*Requirement*
An exact copy of every record below is needed, with all pictures removed.

*Provided information*
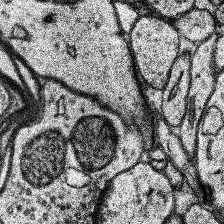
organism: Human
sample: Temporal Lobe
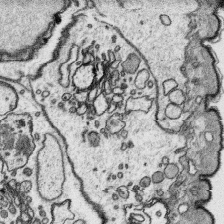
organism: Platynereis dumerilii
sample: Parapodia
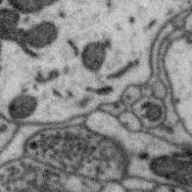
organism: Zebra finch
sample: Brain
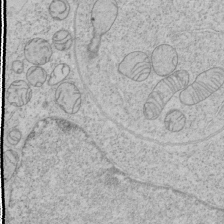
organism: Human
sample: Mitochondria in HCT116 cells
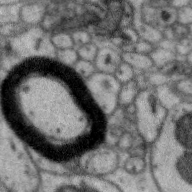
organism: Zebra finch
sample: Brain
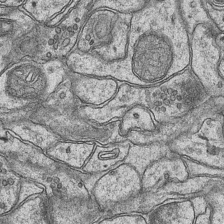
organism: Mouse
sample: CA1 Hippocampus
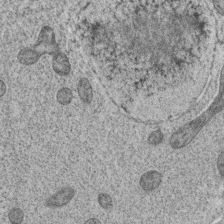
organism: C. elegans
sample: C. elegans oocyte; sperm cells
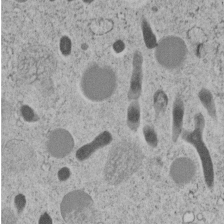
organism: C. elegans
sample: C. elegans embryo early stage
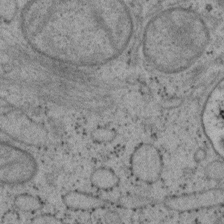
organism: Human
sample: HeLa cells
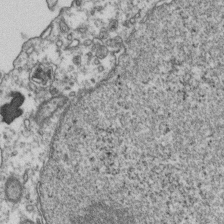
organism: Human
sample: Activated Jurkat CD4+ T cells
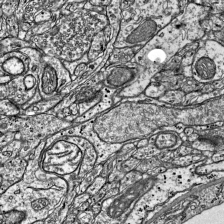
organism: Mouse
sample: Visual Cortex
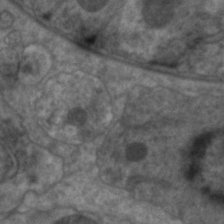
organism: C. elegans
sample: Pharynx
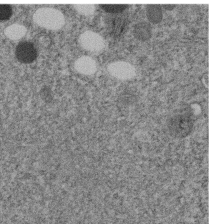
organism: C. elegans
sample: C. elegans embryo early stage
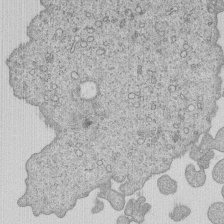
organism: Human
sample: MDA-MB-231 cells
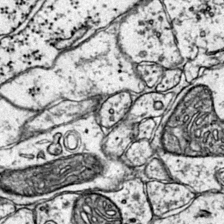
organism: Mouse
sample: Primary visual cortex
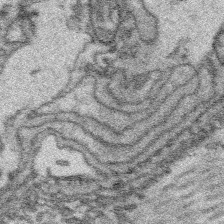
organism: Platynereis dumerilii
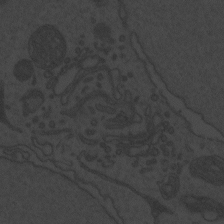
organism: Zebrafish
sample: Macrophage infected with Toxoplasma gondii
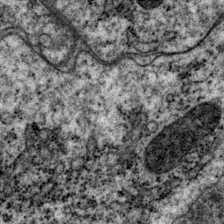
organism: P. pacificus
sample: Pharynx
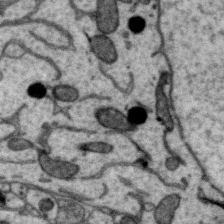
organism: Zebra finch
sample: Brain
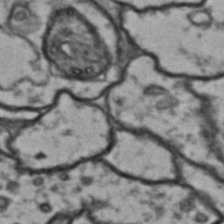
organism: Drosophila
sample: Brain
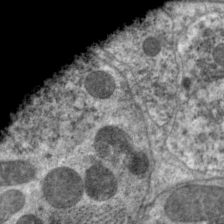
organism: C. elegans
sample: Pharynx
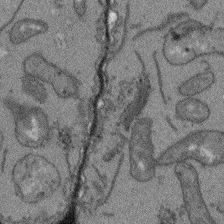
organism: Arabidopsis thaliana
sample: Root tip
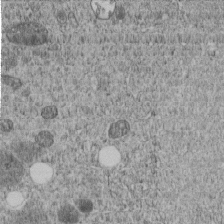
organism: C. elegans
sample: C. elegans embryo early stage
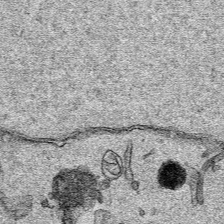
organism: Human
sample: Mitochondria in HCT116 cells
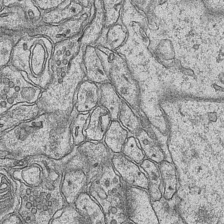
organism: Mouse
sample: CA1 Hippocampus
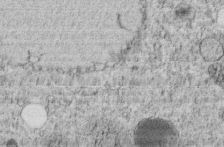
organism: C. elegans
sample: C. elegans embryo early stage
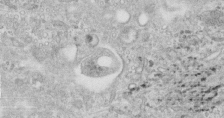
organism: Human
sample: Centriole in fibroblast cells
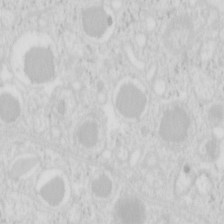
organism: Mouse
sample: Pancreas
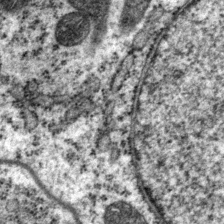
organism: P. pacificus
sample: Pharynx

*Result of the task*
organism: Human
sample: Temporal Lobe
organism: Platynereis dumerilii
sample: Parapodia
organism: Zebra finch
sample: Brain
organism: Human
sample: Mitochondria in HCT116 cells
organism: Zebra finch
sample: Brain
organism: Mouse
sample: CA1 Hippocampus
organism: C. elegans
sample: C. elegans oocyte; sperm cells
organism: C. elegans
sample: C. elegans embryo early stage
organism: Human
sample: HeLa cells
organism: Human
sample: Activated Jurkat CD4+ T cells
organism: Mouse
sample: Visual Cortex
organism: C. elegans
sample: Pharynx
organism: C. elegans
sample: C. elegans embryo early stage
organism: Human
sample: MDA-MB-231 cells
organism: Mouse
sample: Primary visual cortex
organism: Platynereis dumerilii
organism: Zebrafish
sample: Macrophage infected with Toxoplasma gondii
organism: P. pacificus
sample: Pharynx
organism: Zebra finch
sample: Brain
organism: Drosophila
sample: Brain
organism: C. elegans
sample: Pharynx
organism: Arabidopsis thaliana
sample: Root tip
organism: C. elegans
sample: C. elegans embryo early stage
organism: Human
sample: Mitochondria in HCT116 cells
organism: Mouse
sample: CA1 Hippocampus
organism: C. elegans
sample: C. elegans embryo early stage
organism: Human
sample: Centriole in fibroblast cells
organism: Mouse
sample: Pancreas
organism: P. pacificus
sample: Pharynx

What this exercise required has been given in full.